Start of RECORDS FOR THE EXERCISE

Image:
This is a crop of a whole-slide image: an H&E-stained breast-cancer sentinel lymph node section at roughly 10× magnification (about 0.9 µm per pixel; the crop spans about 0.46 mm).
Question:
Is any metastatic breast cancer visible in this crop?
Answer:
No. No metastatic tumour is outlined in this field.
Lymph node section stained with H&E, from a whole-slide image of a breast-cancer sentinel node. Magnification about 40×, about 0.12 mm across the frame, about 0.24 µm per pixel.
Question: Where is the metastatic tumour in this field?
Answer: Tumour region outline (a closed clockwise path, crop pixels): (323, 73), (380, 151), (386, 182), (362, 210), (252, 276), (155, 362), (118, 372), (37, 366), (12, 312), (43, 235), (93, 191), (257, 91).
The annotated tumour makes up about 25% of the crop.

End of RECORDS FOR THE EXERCISE

The lines from the one holding "Is any metastatic" to the last line of the entries, both included: retype them exactly and give nothing else.

• EXERCISE ANSWER:
Is any metastatic breast cancer visible in this crop?
Answer:
No. No metastatic tumour is outlined in this field.
Lymph node section stained with H&E, from a whole-slide image of a breast-cancer sentinel node. Magnification about 40×, about 0.12 mm across the frame, about 0.24 µm per pixel.
Question: Where is the metastatic tumour in this field?
Answer: Tumour region outline (a closed clockwise path, crop pixels): (323, 73), (380, 151), (386, 182), (362, 210), (252, 276), (155, 362), (118, 372), (37, 366), (12, 312), (43, 235), (93, 191), (257, 91).
The annotated tumour makes up about 25% of the crop.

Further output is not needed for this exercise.